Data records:
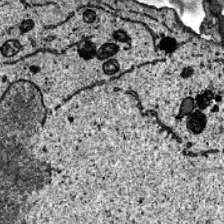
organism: Human
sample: HeLa cells
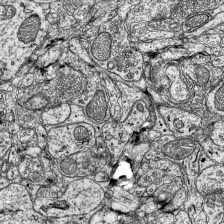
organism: Mouse
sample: Visual Cortex
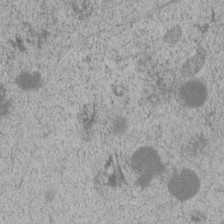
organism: C. elegans
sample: C. elegans embryo early stage
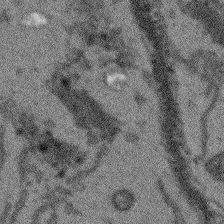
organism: Arabidopsis thaliana
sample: Root tip
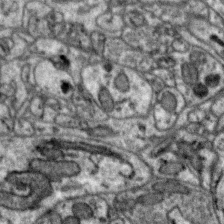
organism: Zebra finch
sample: Brain
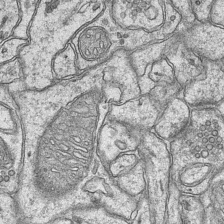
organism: Mouse
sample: CA1 Hippocampus
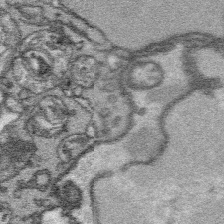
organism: Platynereis dumerilii
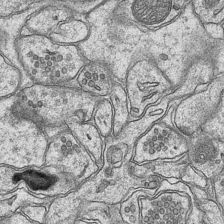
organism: Mouse
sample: CA1 Hippocampus
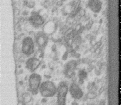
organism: Human
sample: Centriole in RPE cells
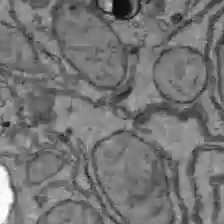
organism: C57BL Mouse
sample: Liver
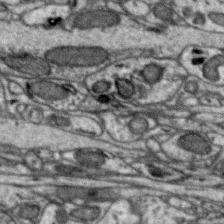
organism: Zebra finch
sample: Brain
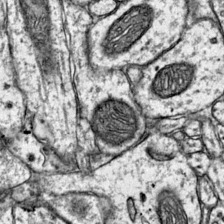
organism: Mouse
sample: Primary visual cortex
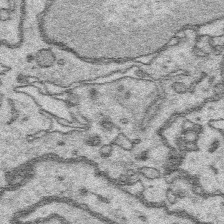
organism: Platynereis dumerilii
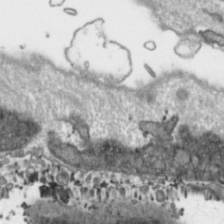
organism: Toxoplasma gondii
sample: Parasites in a vacuole inside a host cell
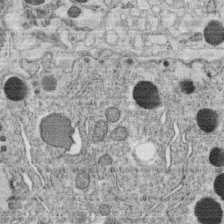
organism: C. elegans
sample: C. elegans oocyte; sperm cells
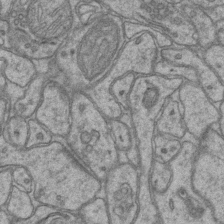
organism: Mouse
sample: CA1 Hippocampus
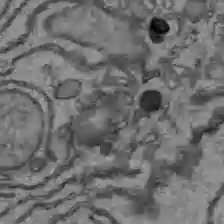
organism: C57BL Mouse
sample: Liver
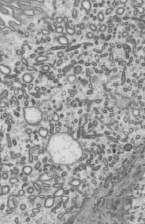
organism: Mouse
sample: Mouse epididymis efferent ductule cilia
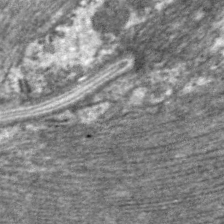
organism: C. elegans
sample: Pharynx
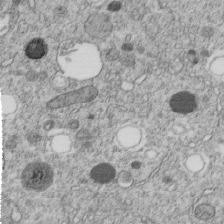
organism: C. elegans
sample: C. elegans embryo early stage
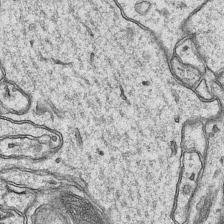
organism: Mouse
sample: CA1 Hippocampus
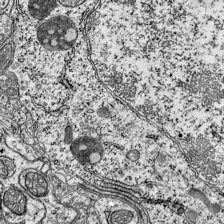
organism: Mouse
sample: Visual Cortex
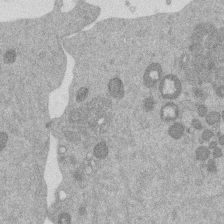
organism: Mouse
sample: Dividing mouse embryo 1 cell stage
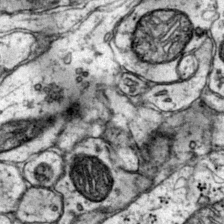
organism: Mouse
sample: Primary visual cortex
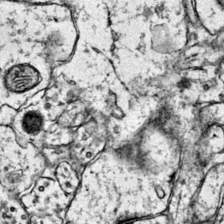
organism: Mouse
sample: Primary visual cortex
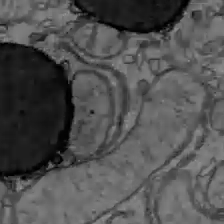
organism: C57BL Mouse
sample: Liver
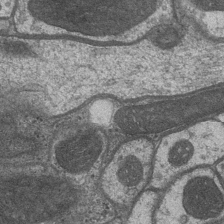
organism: Drosophila
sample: Optic medulla
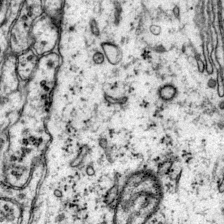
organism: Mouse
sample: Primary visual cortex
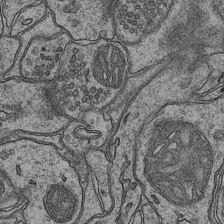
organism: Mouse
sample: CA1 Hippocampus
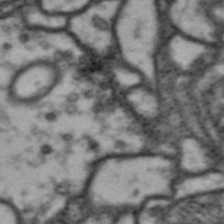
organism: Drosophila
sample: Brain
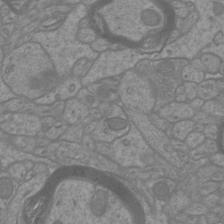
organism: Mouse
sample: Cortical neurons
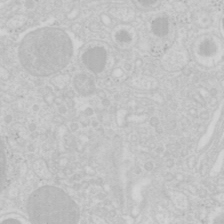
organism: Mouse
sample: Pancreas
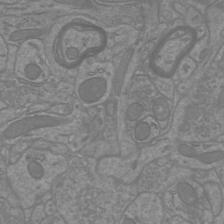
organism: Mouse
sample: Cortical neurons
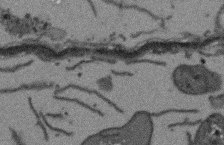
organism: Arabidopsis thaliana
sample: Root tip
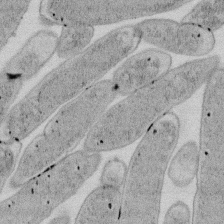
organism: E. coli
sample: Bacterial nucleoid
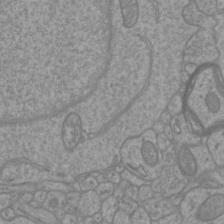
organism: Mouse
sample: Cortical neurons
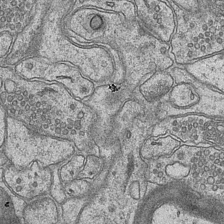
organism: Mouse
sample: CA1 Hippocampus
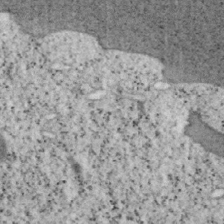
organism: Mouse
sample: OT-I killer T cells with ID8 ovarian cancer cells
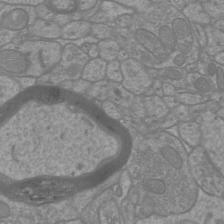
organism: Mouse
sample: Cortical neurons
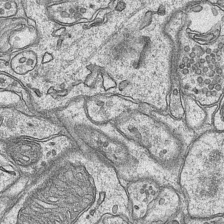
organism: Mouse
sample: CA1 Hippocampus
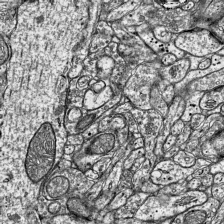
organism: Mouse
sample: Visual Cortex
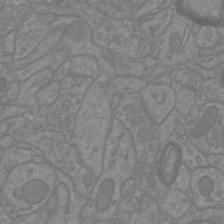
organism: Mouse
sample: Cortical neurons
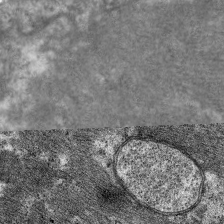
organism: C. elegans
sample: Pharynx
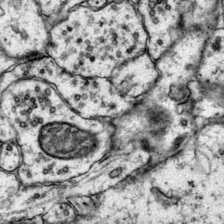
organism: Mouse
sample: Primary visual cortex
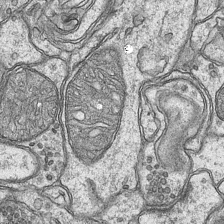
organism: Mouse
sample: CA1 Hippocampus
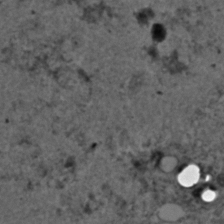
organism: C. elegans
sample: C. elegans embryo
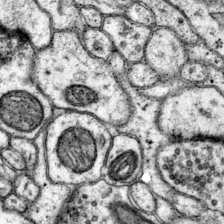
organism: Mouse
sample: Primary visual cortex
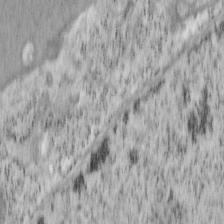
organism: Human
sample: HeLa cells
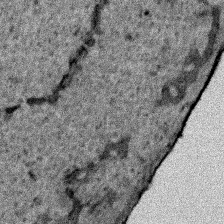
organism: Human
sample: Mitochondria in HCT116 cells
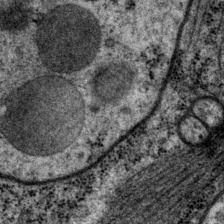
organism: P. pacificus
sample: Pharynx
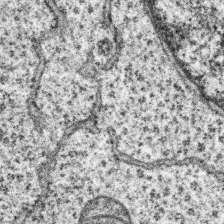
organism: Human
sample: HeLa cells
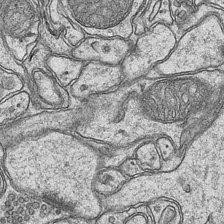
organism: Mouse
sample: CA1 Hippocampus
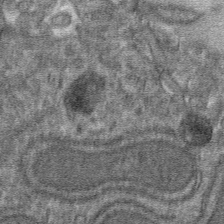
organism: Mouse
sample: Mouse hepatocytes
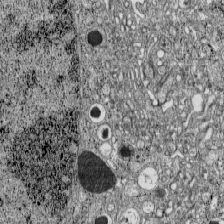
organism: C57BL Mouse
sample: Pancreatic islet
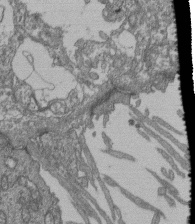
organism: Human
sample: Retinal organoid Rod and Cone cells
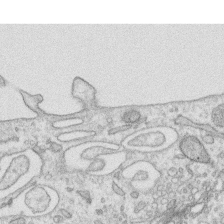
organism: Human
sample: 1205lu cells
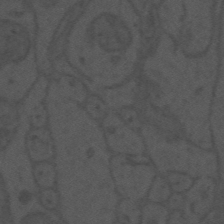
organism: Mouse
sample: Suprachiasmatic nucleus
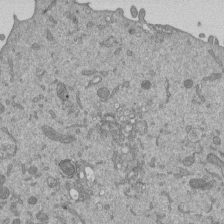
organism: Mouse
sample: ED-1 cell nuclei; centrioles
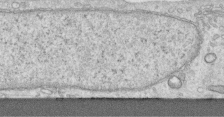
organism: Human
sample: Centriole in RPE cells
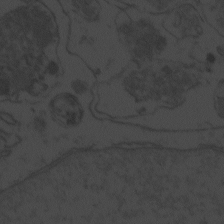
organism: Zebrafish
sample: Macrophage infected with Toxoplasma gondii
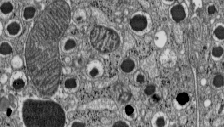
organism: C57BL Mouse
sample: Pancreatic islet
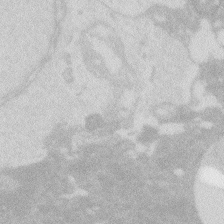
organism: Zebrafish
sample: Macrophage
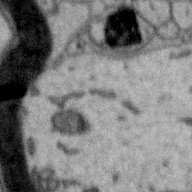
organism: Zebra finch
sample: Brain
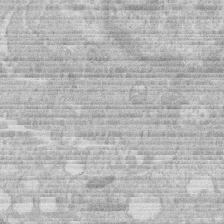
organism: Human
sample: Macrophage cells
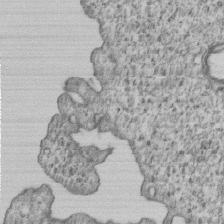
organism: Human
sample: MDA-MB-231 cells
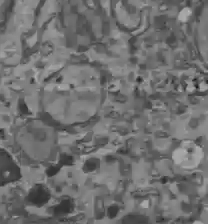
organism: C57BL Mouse
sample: Liver
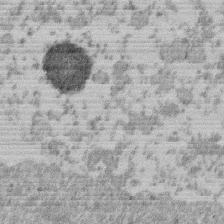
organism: Mouse
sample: Dividing mouse embryo 1 cell stage
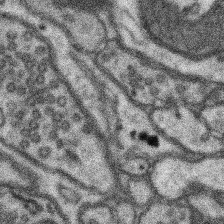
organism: Mouse
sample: Somatosensory cortex neuropil
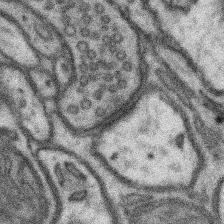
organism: Mouse
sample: Somatosensory cortex neuropil
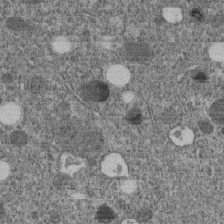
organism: C. elegans
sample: C. elegans embryo early stage
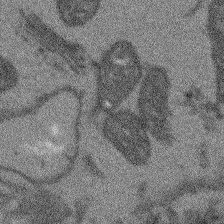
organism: Arabidopsis thaliana
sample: Root tip
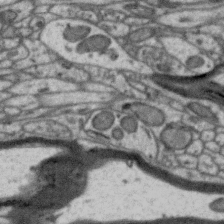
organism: Zebra finch
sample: Brain
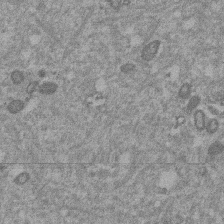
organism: Mouse
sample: Dividing mouse embryo 1 cell stage
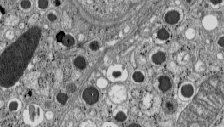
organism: C57BL Mouse
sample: Pancreatic islet
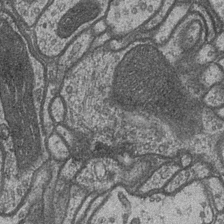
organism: Drosophila
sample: Optic medulla
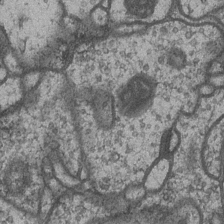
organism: Drosophila
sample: Optic medulla
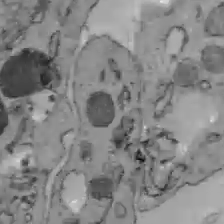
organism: C57BL Mouse
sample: Liver
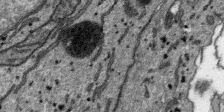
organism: Human
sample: Lung epithelial cells, uninfected (mock) control
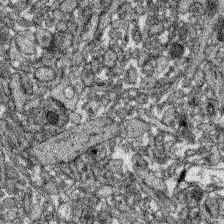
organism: Zebrafish
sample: Larval olfactory bulb
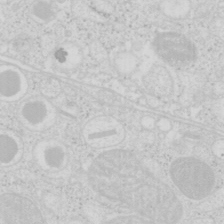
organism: Mouse
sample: Pancreas
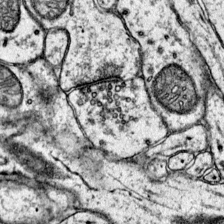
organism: Mouse
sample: Primary visual cortex
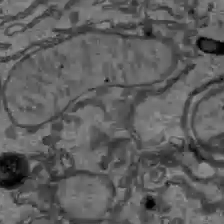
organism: C57BL Mouse
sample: Liver
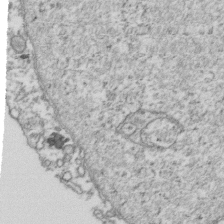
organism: Human
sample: Activated Jurkat CD4+ T cells
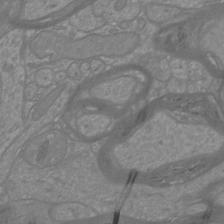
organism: Mouse
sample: Cortical neurons
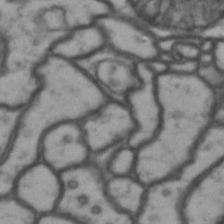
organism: Drosophila
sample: Brain
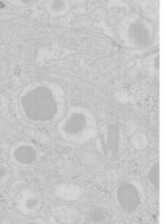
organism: Mouse
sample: Pancreas
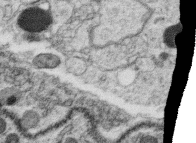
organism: C. elegans
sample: C. elegans oocyte; sperm cells
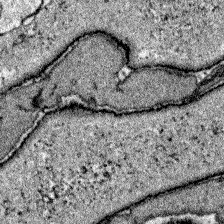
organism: Zebrafish
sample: Larval olfactory bulb
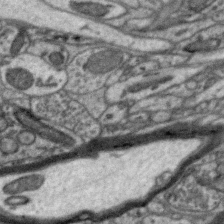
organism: Zebra finch
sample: Brain
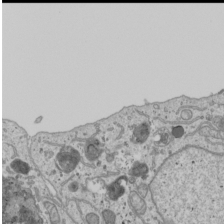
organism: Human
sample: Mitochondria in U2OS cells
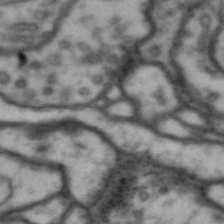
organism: Drosophila
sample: Brain
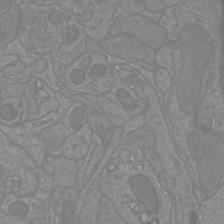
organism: Mouse
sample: Cortical neurons
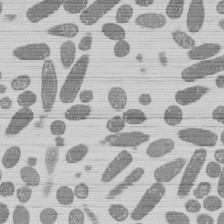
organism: E. coli
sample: Bacterial nucleoid
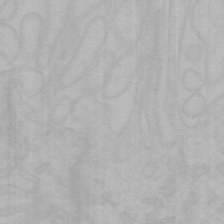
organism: Mouse
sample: Choroid plexus
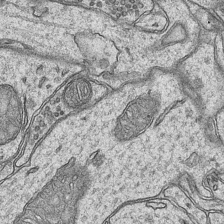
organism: Mouse
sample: CA1 Hippocampus
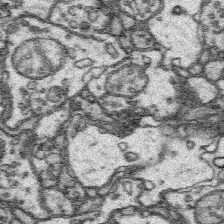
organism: Platynereis dumerilii
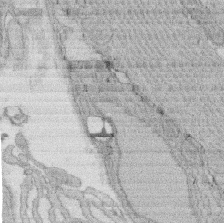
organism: Rat
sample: Salivary granule
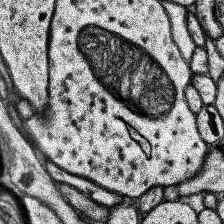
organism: Human
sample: Temporal Lobe
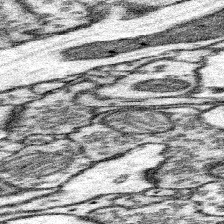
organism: Mouse
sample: Somatosensory cortex neuropil
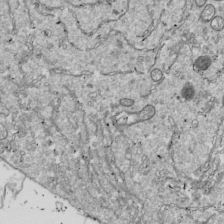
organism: Drosophila
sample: Cell division; meiosis; drosophila spermatocytes
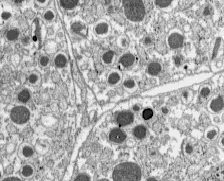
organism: C57BL Mouse
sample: Pancreatic islet
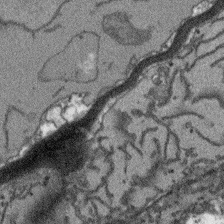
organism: Arabidopsis thaliana
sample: Root tip
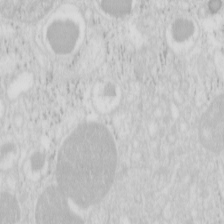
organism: Mouse
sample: Pancreas
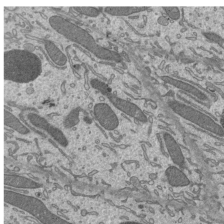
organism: Mouse
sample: Mouse epididymis efferent ductule cilia
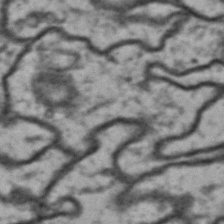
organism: Drosophila
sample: Brain
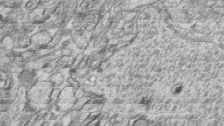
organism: Zebrafish
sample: synaptic ribbons in rod cells and cone cells
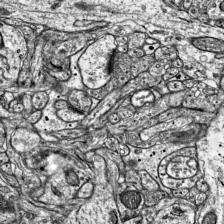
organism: Mouse
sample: Visual Cortex
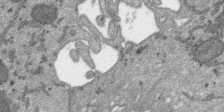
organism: Human
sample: Lung epithelial cells infected with SARS-CoV-2
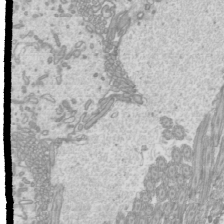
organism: Mouse
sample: Cilia; mouse epididymis
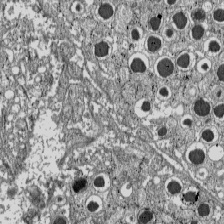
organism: C57BL Mouse
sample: Pancreatic islet
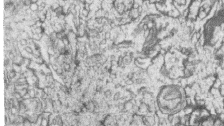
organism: Zebrafish
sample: synaptic ribbons in rod cells and cone cells
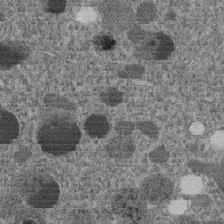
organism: C. elegans
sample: C. elegans embryo early stage
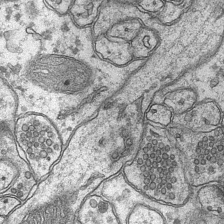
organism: Mouse
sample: CA1 Hippocampus
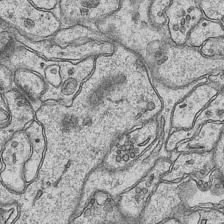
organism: Mouse
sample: CA1 Hippocampus
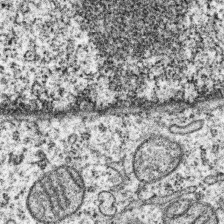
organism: Human
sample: HeLa cells
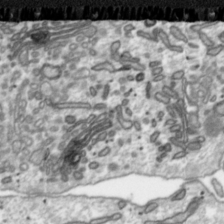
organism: Toxoplasma gondii
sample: Parasites in a vacuole inside a host cell
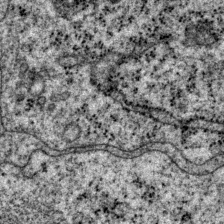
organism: P. pacificus
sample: Pharynx
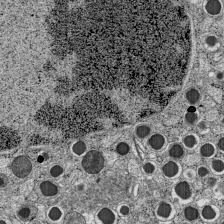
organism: C57BL Mouse
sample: Pancreatic islet
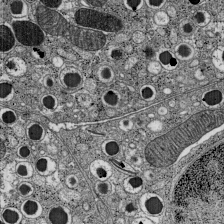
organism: C57BL Mouse
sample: Pancreatic islet
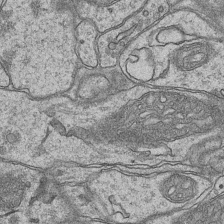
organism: Mouse
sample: CA1 Hippocampus
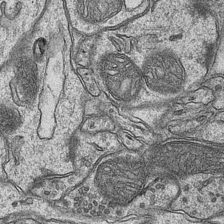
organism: Mouse
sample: CA1 Hippocampus
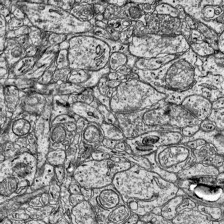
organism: Mouse
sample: Visual Cortex
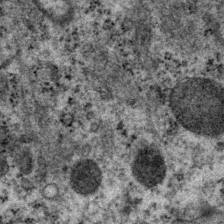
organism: P. pacificus
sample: Pharynx
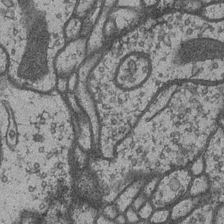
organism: Drosophila
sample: Optic medulla

REQUIREMENT »
Your copy should match the records above exactly, except that it contains no pictures.

THE ANSWER »
organism: Human
sample: HeLa cells
organism: Mouse
sample: Visual Cortex
organism: C. elegans
sample: C. elegans embryo early stage
organism: Arabidopsis thaliana
sample: Root tip
organism: Zebra finch
sample: Brain
organism: Mouse
sample: CA1 Hippocampus
organism: Platynereis dumerilii
organism: Mouse
sample: CA1 Hippocampus
organism: Human
sample: Centriole in RPE cells
organism: C57BL Mouse
sample: Liver
organism: Zebra finch
sample: Brain
organism: Mouse
sample: Primary visual cortex
organism: Platynereis dumerilii
organism: Toxoplasma gondii
sample: Parasites in a vacuole inside a host cell
organism: C. elegans
sample: C. elegans oocyte; sperm cells
organism: Mouse
sample: CA1 Hippocampus
organism: C57BL Mouse
sample: Liver
organism: Mouse
sample: Mouse epididymis efferent ductule cilia
organism: C. elegans
sample: Pharynx
organism: C. elegans
sample: C. elegans embryo early stage
organism: Mouse
sample: CA1 Hippocampus
organism: Mouse
sample: Visual Cortex
organism: Mouse
sample: Dividing mouse embryo 1 cell stage
organism: Mouse
sample: Primary visual cortex
organism: Mouse
sample: Primary visual cortex
organism: C57BL Mouse
sample: Liver
organism: Drosophila
sample: Optic medulla
organism: Mouse
sample: Primary visual cortex
organism: Mouse
sample: CA1 Hippocampus
organism: Drosophila
sample: Brain
organism: Mouse
sample: Cortical neurons
organism: Mouse
sample: Pancreas
organism: Mouse
sample: Cortical neurons
organism: Arabidopsis thaliana
sample: Root tip
organism: E. coli
sample: Bacterial nucleoid
organism: Mouse
sample: Cortical neurons
organism: Mouse
sample: CA1 Hippocampus
organism: Mouse
sample: OT-I killer T cells with ID8 ovarian cancer cells
organism: Mouse
sample: Cortical neurons
organism: Mouse
sample: CA1 Hippocampus
organism: Mouse
sample: Visual Cortex
organism: Mouse
sample: Cortical neurons
organism: C. elegans
sample: Pharynx
organism: Mouse
sample: Primary visual cortex
organism: Mouse
sample: CA1 Hippocampus
organism: C. elegans
sample: C. elegans embryo
organism: Mouse
sample: Primary visual cortex
organism: Human
sample: HeLa cells
organism: Human
sample: Mitochondria in HCT116 cells
organism: P. pacificus
sample: Pharynx
organism: Human
sample: HeLa cells
organism: Mouse
sample: CA1 Hippocampus
organism: Mouse
sample: Mouse hepatocytes
organism: C57BL Mouse
sample: Pancreatic islet
organism: Human
sample: Retinal organoid Rod and Cone cells
organism: Human
sample: 1205lu cells
organism: Mouse
sample: Suprachiasmatic nucleus
organism: Mouse
sample: ED-1 cell nuclei; centrioles
organism: Human
sample: Centriole in RPE cells
organism: Zebrafish
sample: Macrophage infected with Toxoplasma gondii
organism: C57BL Mouse
sample: Pancreatic islet
organism: Zebrafish
sample: Macrophage
organism: Zebra finch
sample: Brain
organism: Human
sample: Macrophage cells
organism: Human
sample: MDA-MB-231 cells
organism: C57BL Mouse
sample: Liver
organism: Mouse
sample: Dividing mouse embryo 1 cell stage
organism: Mouse
sample: Somatosensory cortex neuropil
organism: Mouse
sample: Somatosensory cortex neuropil
organism: C. elegans
sample: C. elegans embryo early stage
organism: Arabidopsis thaliana
sample: Root tip
organism: Zebra finch
sample: Brain
organism: Mouse
sample: Dividing mouse embryo 1 cell stage
organism: C57BL Mouse
sample: Pancreatic islet
organism: Drosophila
sample: Optic medulla
organism: Drosophila
sample: Optic medulla
organism: C57BL Mouse
sample: Liver
organism: Human
sample: Lung epithelial cells, uninfected (mock) control
organism: Zebrafish
sample: Larval olfactory bulb
organism: Mouse
sample: Pancreas
organism: Mouse
sample: Primary visual cortex
organism: C57BL Mouse
sample: Liver
organism: Human
sample: Activated Jurkat CD4+ T cells
organism: Mouse
sample: Cortical neurons
organism: Drosophila
sample: Brain
organism: Mouse
sample: Pancreas
organism: C. elegans
sample: C. elegans oocyte; sperm cells
organism: Zebrafish
sample: Larval olfactory bulb
organism: Zebra finch
sample: Brain
organism: Human
sample: Mitochondria in U2OS cells
organism: Drosophila
sample: Brain
organism: Mouse
sample: Cortical neurons
organism: E. coli
sample: Bacterial nucleoid
organism: Mouse
sample: Choroid plexus
organism: Mouse
sample: CA1 Hippocampus
organism: Platynereis dumerilii
organism: Rat
sample: Salivary granule
organism: Human
sample: Temporal Lobe
organism: Mouse
sample: Somatosensory cortex neuropil
organism: Drosophila
sample: Cell division; meiosis; drosophila spermatocytes
organism: C57BL Mouse
sample: Pancreatic islet
organism: Arabidopsis thaliana
sample: Root tip
organism: Mouse
sample: Pancreas
organism: Mouse
sample: Mouse epididymis efferent ductule cilia
organism: Drosophila
sample: Brain
organism: Zebrafish
sample: synaptic ribbons in rod cells and cone cells
organism: Mouse
sample: Visual Cortex
organism: Human
sample: Lung epithelial cells infected with SARS-CoV-2
organism: Mouse
sample: Cilia; mouse epididymis
organism: C57BL Mouse
sample: Pancreatic islet
organism: Zebrafish
sample: synaptic ribbons in rod cells and cone cells
organism: C. elegans
sample: C. elegans embryo early stage
organism: Mouse
sample: CA1 Hippocampus
organism: Mouse
sample: CA1 Hippocampus
organism: Human
sample: HeLa cells
organism: Toxoplasma gondii
sample: Parasites in a vacuole inside a host cell
organism: P. pacificus
sample: Pharynx
organism: C57BL Mouse
sample: Pancreatic islet
organism: C57BL Mouse
sample: Pancreatic islet
organism: Mouse
sample: CA1 Hippocampus
organism: Mouse
sample: CA1 Hippocampus
organism: Mouse
sample: Visual Cortex
organism: P. pacificus
sample: Pharynx
organism: Drosophila
sample: Optic medulla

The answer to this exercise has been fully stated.